++++ Extracted data

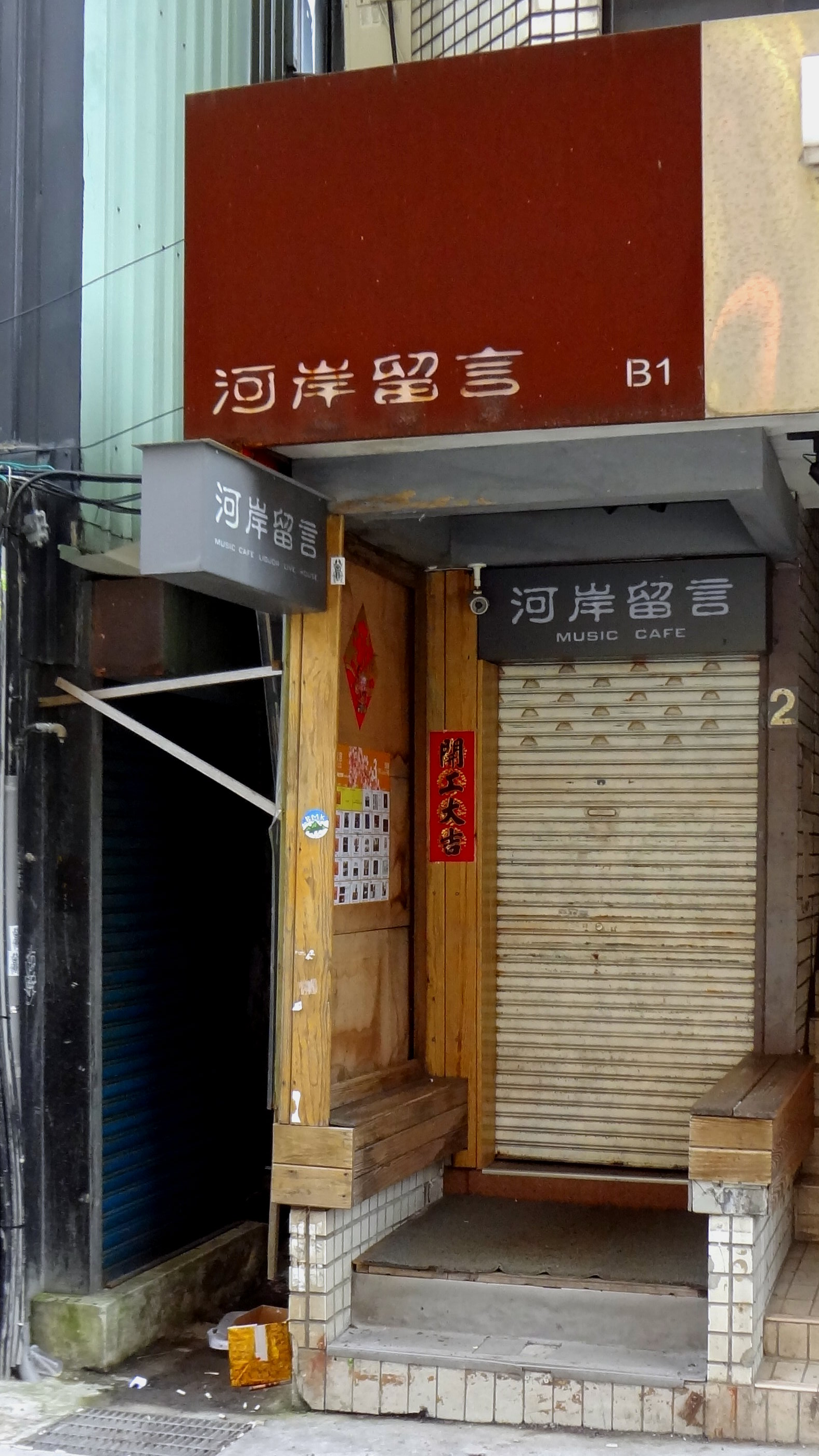 河岸留言音樂藝文咖啡，位於臺北市中正區羅斯福路三段244巷2號地下1樓，拍攝時未營業。
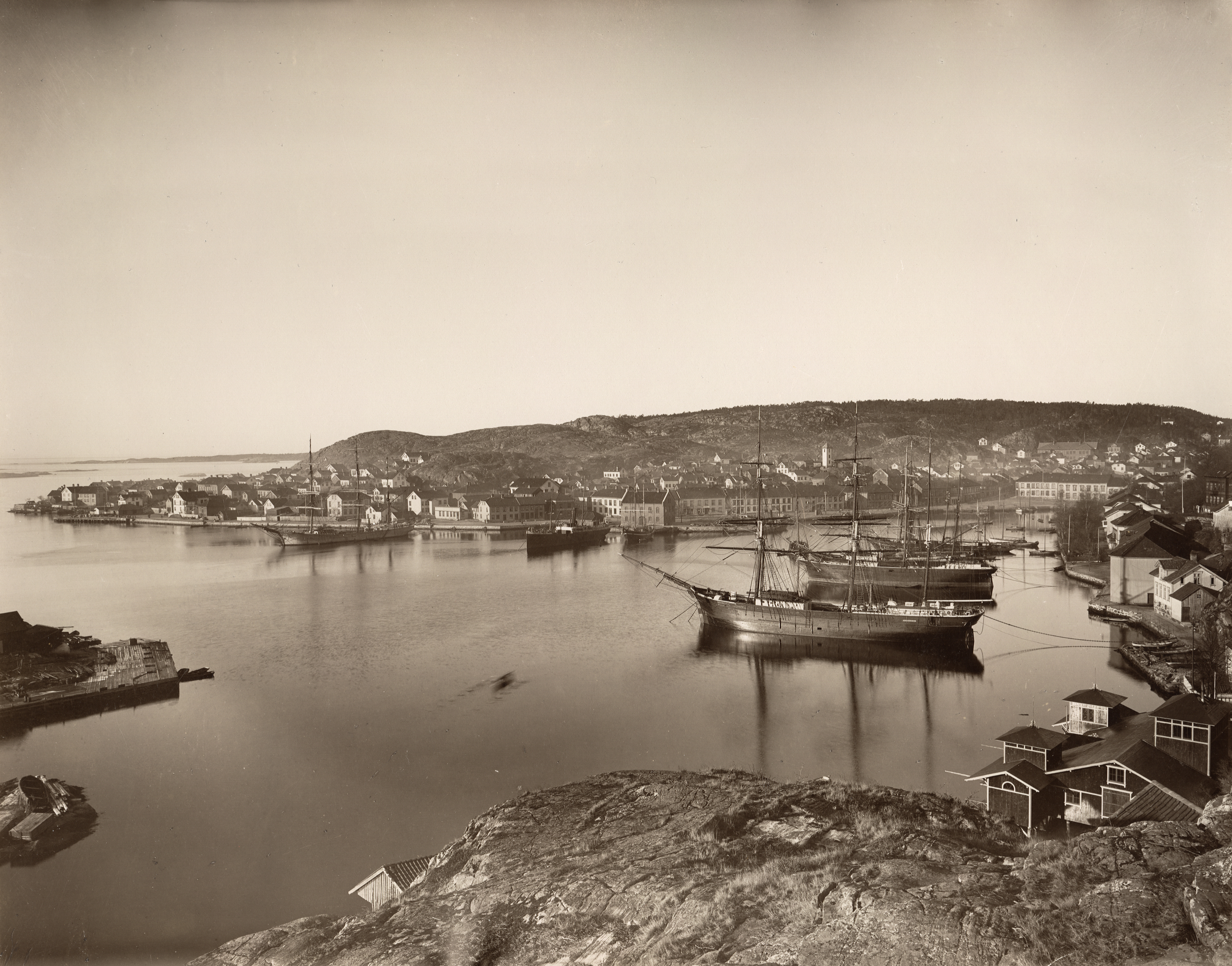 Risør i Risør, Aust-Agder Eneret 1899
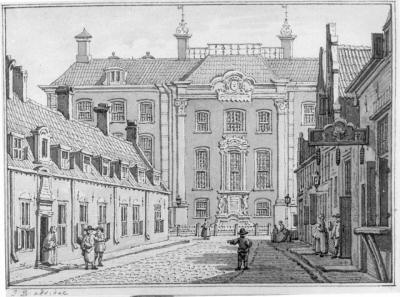 Fundatie huys te Utrecht, 1789 - Gezicht vanuit de Lange Nieuwstraat te Utrecht op de voorgevel van de Fundatie van de Vrijvrouwe van Renswoude, met links de voorgevels van de Beyerskameren. Huis van Laurens Praalder
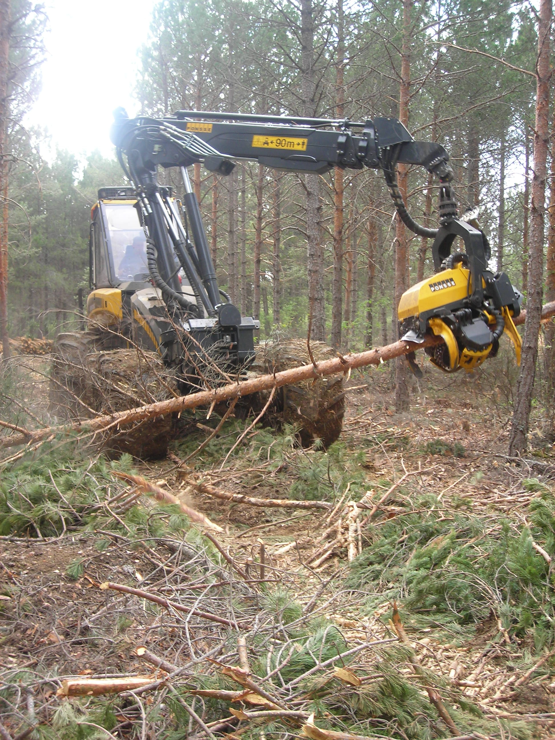 Procesadora Ponsse realizando trabajos de entresaca en el monte de Renedo (León).
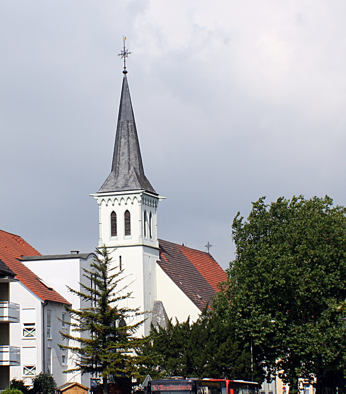 Werl, alte Evangelische Kirche
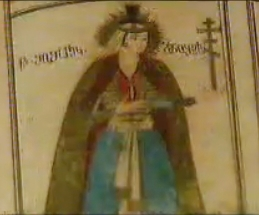 "წმინდანთა კრებული" ილუსტრაცია. საქართველოს საზოგადოებრივი მაუწყებლის რეპორტაჟი.
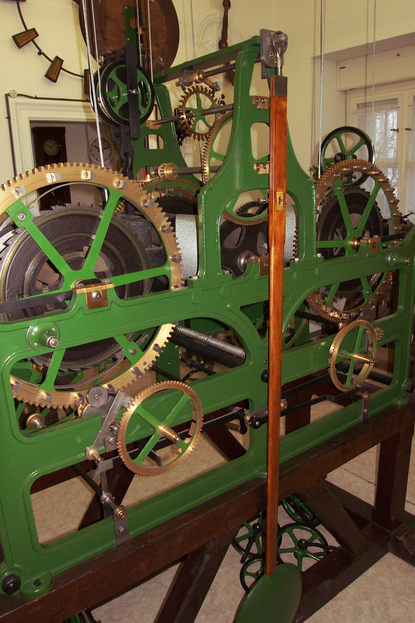 Uhrenmuseum Lichtenwalde im Schloss Lichtenwalde
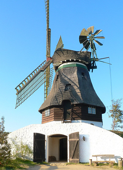 Kellerholländer Mühle Immanuel im Mühlenmuseum Gifhorn Foto aufgenommen von Benutzer Benutzer:Axel Hindemith, Oktober 2005
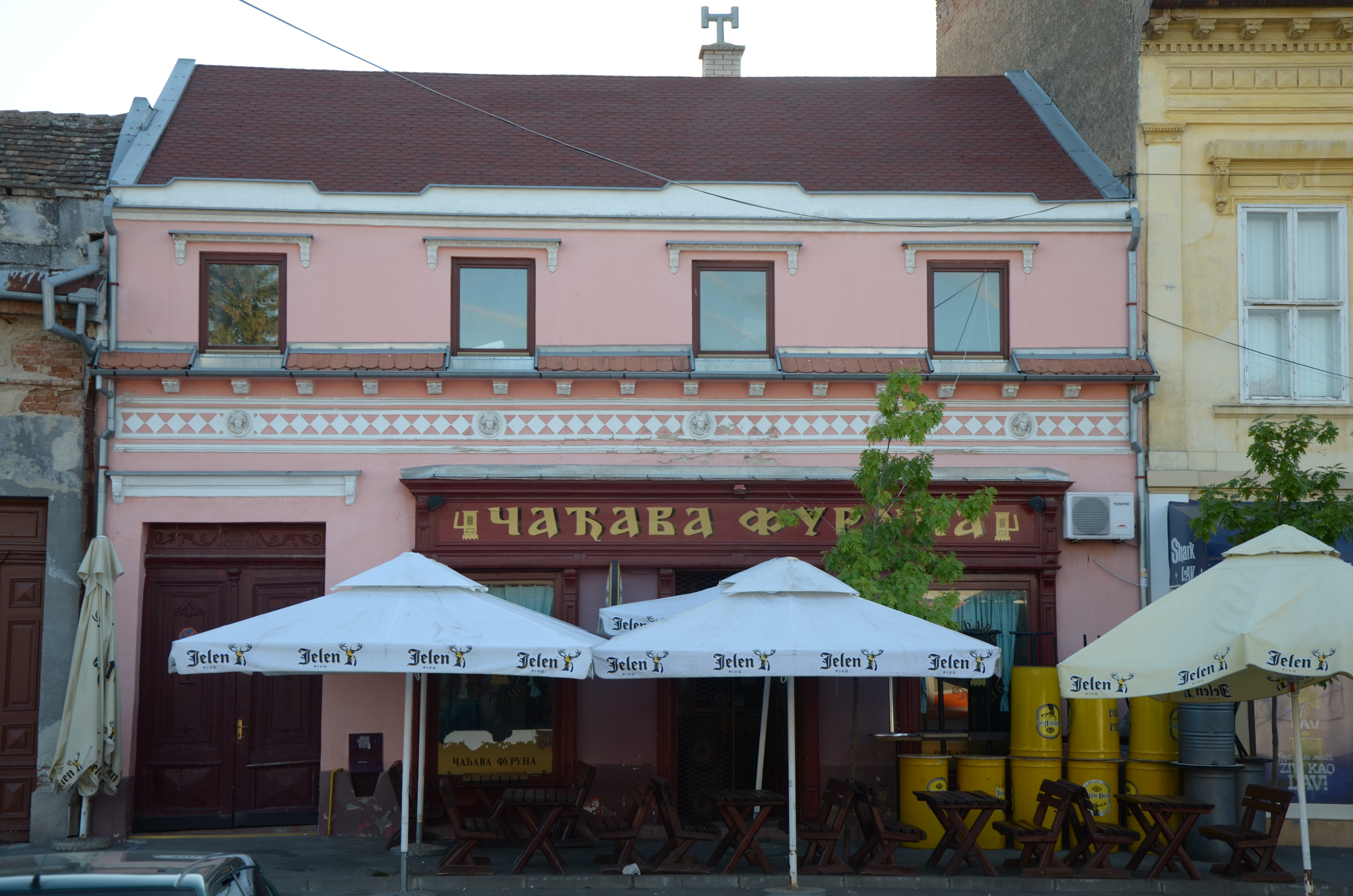 Кућа звана Код два пиштоља у улици Саве Ковачевића број 15 у Вршцу
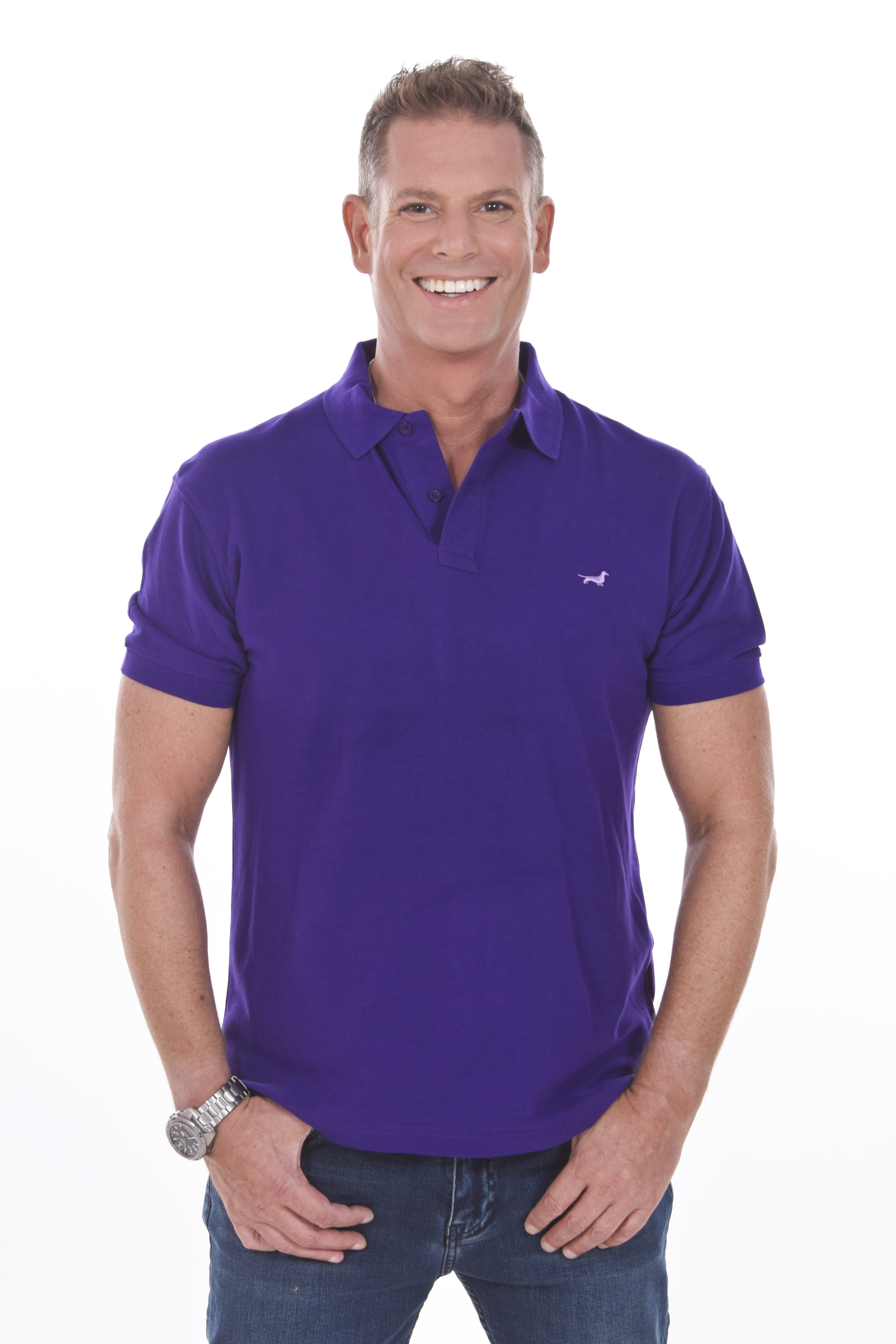 Offizielles Pressebild 2018
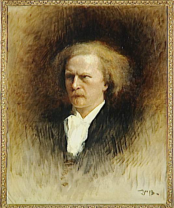 Portrait de Ignacy Paderewski Toile : 78 x 58 cm Don de Léon Bonnat à la ville de Bayonne en 1910
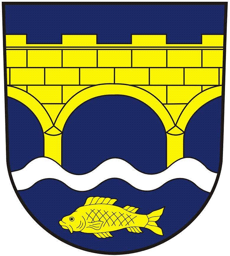 Znak obce Vitiněves

++++++++

Your goal
Give again exactly the lines from the one holding "Kellerholländer Mühle Immanuel" to the final line of the records, both ends included; any pictures stay out.

Answer to this exercise
 Kellerholländer Mühle Immanuel im Mühlenmuseum Gifhorn Foto aufgenommen von Benutzer Benutzer:Axel Hindemith, Oktober 2005
 Кућа звана Код два пиштоља у улици Саве Ковачевића број 15 у Вршцу
 Offizielles Pressebild 2018
 Portrait de Ignacy Paderewski Toile : 78 x 58 cm Don de Léon Bonnat à la ville de Bayonne en 1910
 Znak obce Vitiněves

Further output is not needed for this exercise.